Huile sur bois – 30 x 40 cm – Original

Alors qu’il faisait gris, si gris dans nos vies, le Roi soleil nous est apparu.

Un jour de grand vent, mes sœurs, ma mère et moi nous sommes rendus à l’assemblée générale annuelle des champs de soleil. Ma mère, vieillissante, mes sœurs renfrognées et moi-même plutôt sceptique avons suivi le mouvement. Poussées par Éole, notre dieu des vents bienveillants, nous nous sommes retrouvées blotties les unes contre les autres entourées d’une foule à la fois effrayée, curieuse et enthousiaste.

Puis, le vent s’est calmé laissant place à une pluie battante.
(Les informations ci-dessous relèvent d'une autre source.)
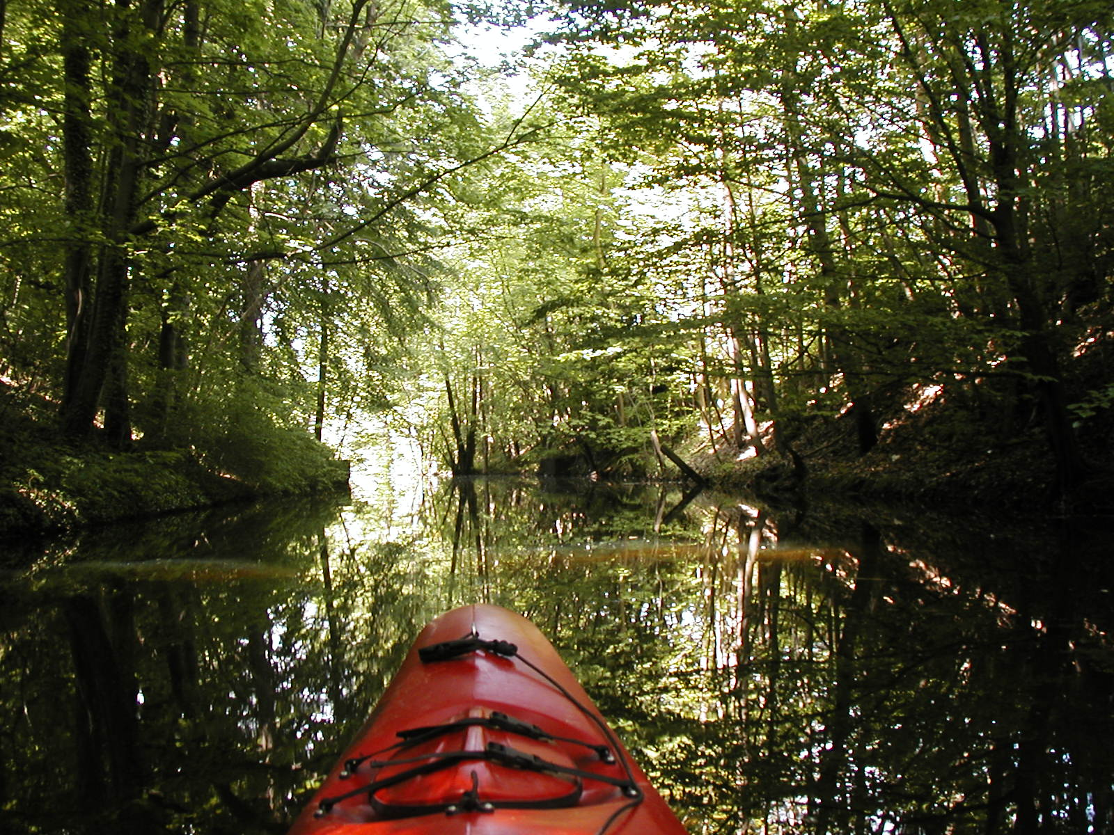 Mit dem Kajak auf der Schwentine durch Malente.

Nos beaux pétales flamboyants dans les jaunes orangers se sont ternis d’un coup. Pour les plus âgées, flétris, ils se sont détachés. Quant aux cœurs, un ton brunâtre est apparu, au grand désespoir de ses dames qui avaient tant de temps de se pomponner !

Mes sœurs et moi-même sommes demeurées de marbre, seule mère a eu ce que j’appellerais une légère baisse de régime. Tout autour, une énergie fébrile s’est répandue, donnant naissance à un vrombissement accompagné d’un frémissement des extrémités. L’objectif ? Sécher le plus vite possible avec le vent et les quelques rares rayons de soleil qui avaient réussi à percer les épais nuages gris. La nécessité de redevenir de belles fleurs présentables était palpable.

Puis, tout est devenu si calme, si serein. Puis dans une immense clameur venue de tout tout derrière nous, il est apparu. Se faufilant parmi des jeunes et moins jeunes, voire vieilles, tiges, toutes sans exception, émoustillées, le beau, le seul et unique. Celui dont tout le monde parle depuis des générations. Celui qui fait des miracles aussi parfois, celui qui veille sur nous toutes parfois. Celui qui croit et qui chaque année refait surface pour notre plus grande joie.

Lorsqu’il a atteint ma hauteur, lorsqu’il a frôlé mes frêles pétales, tout jaune pâle qu’ils étaient, j’ai presque failli perdre connaissance, tant sa force est immensément perturbante. Je ne sais pas pour mes sœurs, et encore moins pour ma mère qui dissimule systématiquement ses sentiments, ses ressentis, mais moi, comme on dit, il m’a fait un effet bœuf ! Et encore aujourd’hui, j’en suis toute retournée. Et pourtant, je suis dans la catégorie des vieilles, des très, très vieilles, de celles qui vont mourir dans l’année très certainement. C’était la seule fois.

Et oui, alors qu’il faisait gris, si gris dans nos vies, le Roi soleil nous est apparu.